Susyana Tjhan

Personal information
- National team: Indonesia
- Born: 19 November 1984 (age 41) Jakarta, Indonesia
- Height: 160 cm (5 ft 3 in)
- Weight: 54 kg (119 lb)

Sport
- Sport: Wushu
- Event: Changquan
- Team: Indonesia wushu team

Medal record
Women's wushu taolu
Representing Indonesia
Olympic Games (unofficial)
| Bronze medal – third place | 2008 Beijing | Changquan |
World Games
| Bronze medal – third place | 2009 Kaohsiung | Changquan |
World Combat Games
| Bronze medal – third place | 2010 Beijing | Changquan |
World Championships
| Bronze medal – third place | 2009 Toronto | Jianshu |
Asian Games
| Silver medal – second place | 2006 Doha | CQ All-Around |
| Bronze medal – third place | 2010 Guangzhou | Changquan |
Asian Championships
| Bronze medal – third place | 2004 Yangon | Gunshu |
| Bronze medal – third place | 2008 Macau | Qiangshu |
SEA Games
| Gold medal – first place | 2001 Kuala Lumpur | Gunshu |
| Gold medal – first place | 2009 Vientianne | Changquan |
| Gold medal – first place | 2011 Jakarta–Palembang | Jianshu+Qiangshu |
| Silver medal – second place | 2003 Hanoi | Jianshu |
| Silver medal – second place | 2003 Hanoi | Gunshu |
| Silver medal – second place | 2005 Manila | Changquan |
| Silver medal – second place | 2005 Manila | Jianshu |
| Silver medal – second place | 2005 Manila | Gunshu |
| Silver medal – second place | 2011 Jakarta–Palembang | Changquan |
| Bronze medal – third place | 2001 Kuala Lumpur | Daoshu |
| Bronze medal – third place | 2007 Nakhon Ratchasima | Changquan |

= Susyana Tjhan =

Indonesian wushu practitioner

Susyana Tjhan (born 19 November 1984) is an Indonesian former wushu taolu athlete.
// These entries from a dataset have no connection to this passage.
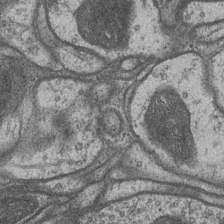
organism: Drosophila
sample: Optic medulla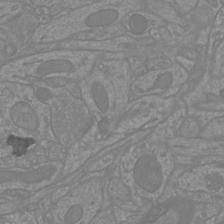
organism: Mouse
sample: Cortical neurons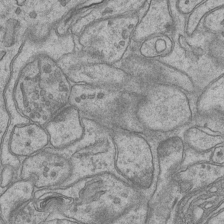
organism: Mouse
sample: CA1 Hippocampus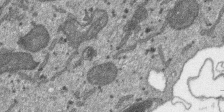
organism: Human
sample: Lung epithelial cells infected with SARS-CoV-2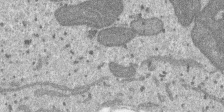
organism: Human
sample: Lung epithelial cells infected with SARS-CoV-2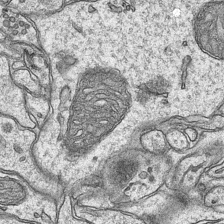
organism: Mouse
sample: CA1 Hippocampus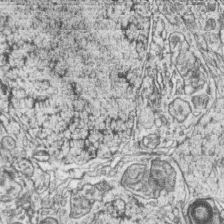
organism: Zebrafish
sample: synaptic ribbons in rod cells and cone cells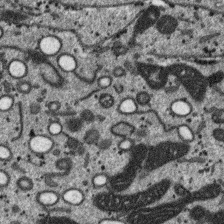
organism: Human
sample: Lung epithelial cells infected with SARS-CoV-2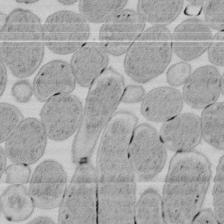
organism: E. coli
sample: Bacterial nucleoid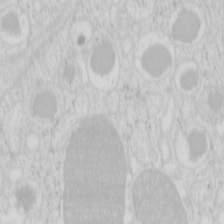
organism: Mouse
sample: Pancreas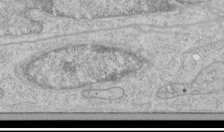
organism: Human
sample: Mitochondria in HCT116 cells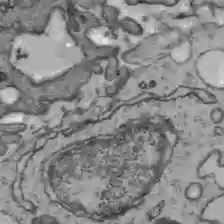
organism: C57BL Mouse
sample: Liver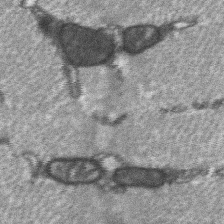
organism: C57BL Mouse
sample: Soleus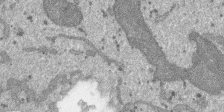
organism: Human
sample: Lung epithelial cells infected with SARS-CoV-2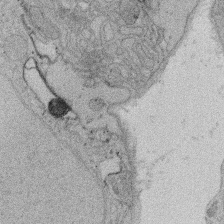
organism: Rat
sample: Salivary granule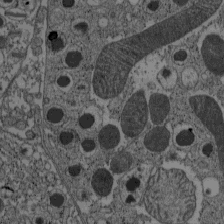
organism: C57BL Mouse
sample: Pancreatic islet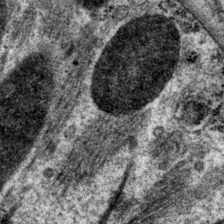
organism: P. pacificus
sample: Pharynx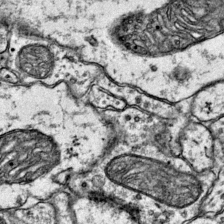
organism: Mouse
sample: Primary visual cortex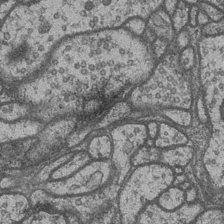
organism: Drosophila
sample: Optic medulla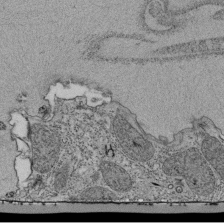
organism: Tetrahymena
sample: Cilia in tetrahymena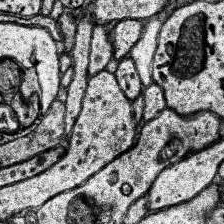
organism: Human
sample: Temporal Lobe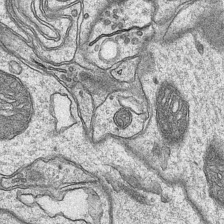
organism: Mouse
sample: CA1 Hippocampus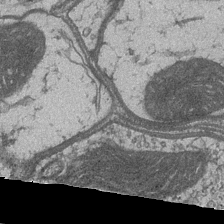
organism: Drosophila
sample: Optic medulla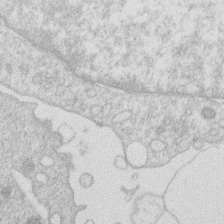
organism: Human
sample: Macrophage cells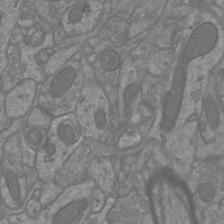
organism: Mouse
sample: Cortical neurons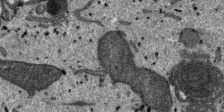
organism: Human
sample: Lung epithelial cells, uninfected (mock) control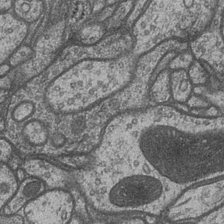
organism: Drosophila
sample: Optic medulla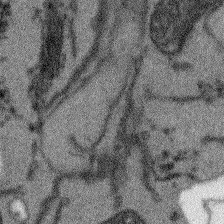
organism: Arabidopsis thaliana
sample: Root tip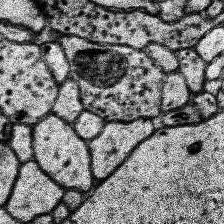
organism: Human
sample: Temporal Lobe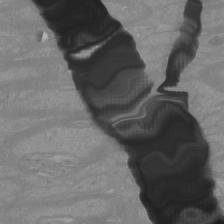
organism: Mouse
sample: Cortical neurons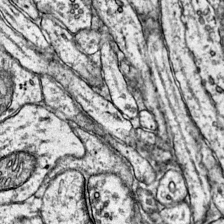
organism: Mouse
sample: Primary visual cortex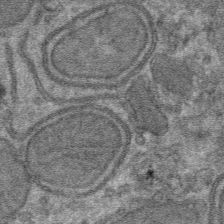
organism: Mouse
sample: Mouse hepatocytes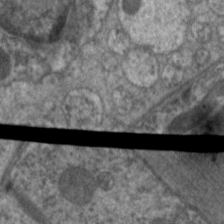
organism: C. elegans
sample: Pharynx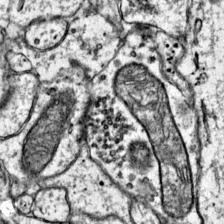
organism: Mouse
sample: Primary visual cortex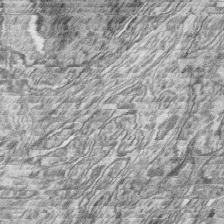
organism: Zebrafish
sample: synaptic ribbons in rod cells and cone cells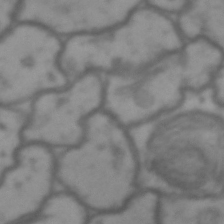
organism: Drosophila
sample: Brain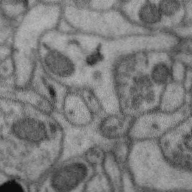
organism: Zebra finch
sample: Brain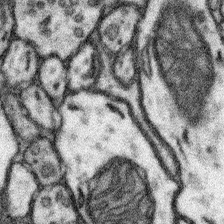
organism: Mouse
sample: Somatosensory cortex neuropil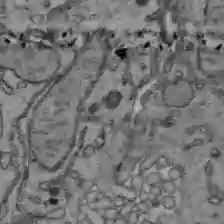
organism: C57BL Mouse
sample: Liver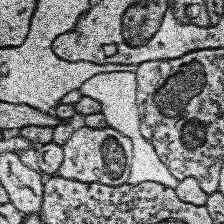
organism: Human
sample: Temporal Lobe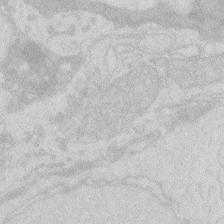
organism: Zebrafish
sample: Macrophage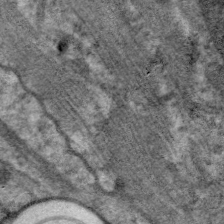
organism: C. elegans
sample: Pharynx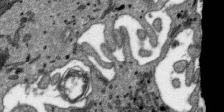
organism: Human
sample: Lung epithelial cells, uninfected (mock) control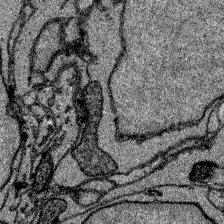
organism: Zebrafish
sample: Larval olfactory bulb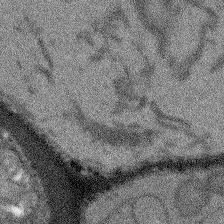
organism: Arabidopsis thaliana
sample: Root tip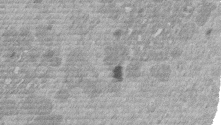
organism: Mouse
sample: Dividing mouse embryo 1 cell stage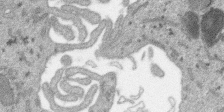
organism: Human
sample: Lung epithelial cells infected with SARS-CoV-2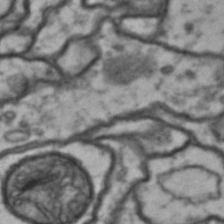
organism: Drosophila
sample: Brain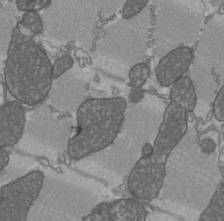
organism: C57BL Mouse
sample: Heart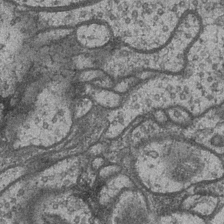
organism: Drosophila
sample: Optic medulla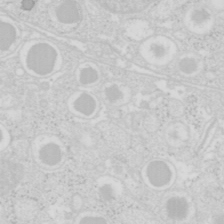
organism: Mouse
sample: Pancreas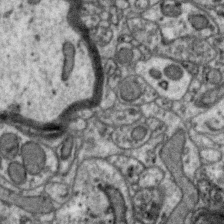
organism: Zebra finch
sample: Brain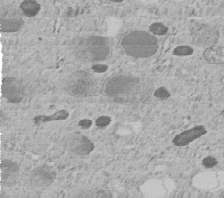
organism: C. elegans
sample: C. elegans embryo early stage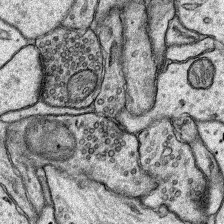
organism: Rat
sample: Hippocampus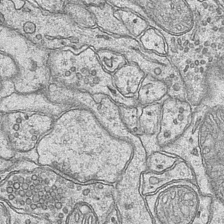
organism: Mouse
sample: CA1 Hippocampus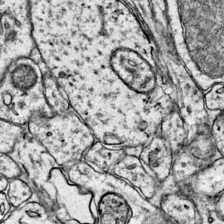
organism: Mouse
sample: Primary visual cortex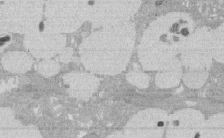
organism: Rat
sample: Salivary granule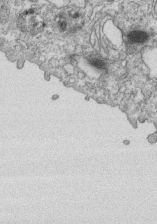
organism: Human
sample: HeLa cell HIV synapse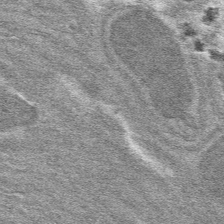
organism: Mouse
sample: Mouse hepatocytes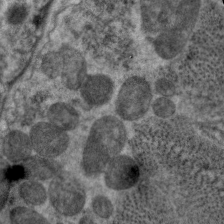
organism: C. elegans
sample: Pharynx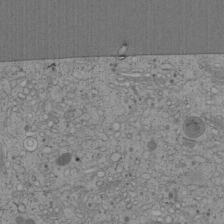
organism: African green monkey
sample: COS-7 cells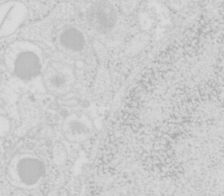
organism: Mouse
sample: Pancreas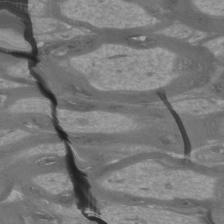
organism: Mouse
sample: Cortical neurons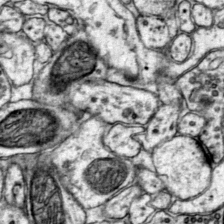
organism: Mouse
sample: Primary visual cortex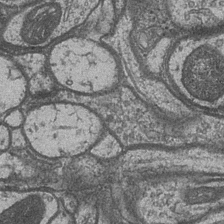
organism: Drosophila
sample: Optic medulla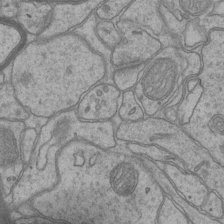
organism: Mouse
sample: CA1 Hippocampus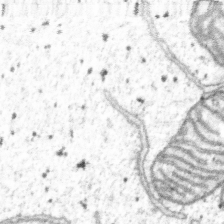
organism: Human
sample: HeLa cells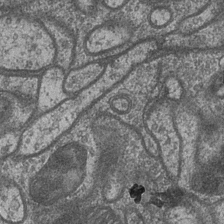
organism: Drosophila
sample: Optic medulla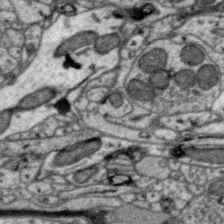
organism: Zebra finch
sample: Brain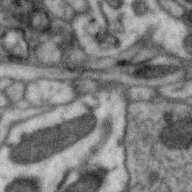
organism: Zebra finch
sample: Brain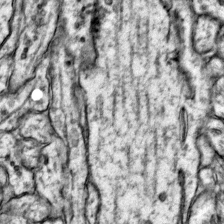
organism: Mouse
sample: Primary visual cortex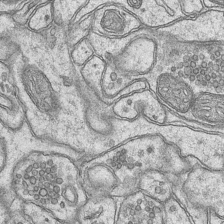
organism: Mouse
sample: CA1 Hippocampus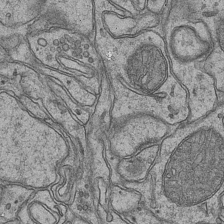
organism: Mouse
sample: CA1 Hippocampus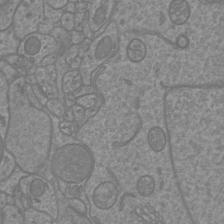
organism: Mouse
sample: Cortical neurons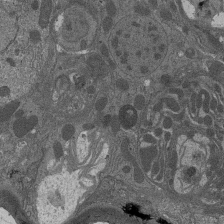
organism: Drosophila
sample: Antenna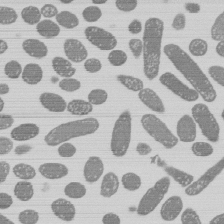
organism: E. coli
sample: Bacterial nucleoid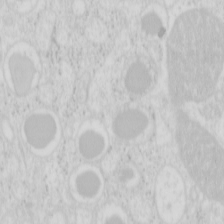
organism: Mouse
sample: Pancreas

She won the bronze medal at the 2008 Beijing Wushu Tournament, that was held in tandem with the 2008 Summer Olympic, in the women's changquan event. She became champion at the 2001 SEA Games, where she also won a bronze medal and became again champion at the 2009 SEA Games. She won the silver medal at the 2006 Asian Games and the silver medal at the 2010 Asian Games. At the 2009 World Games she won the bronze medal.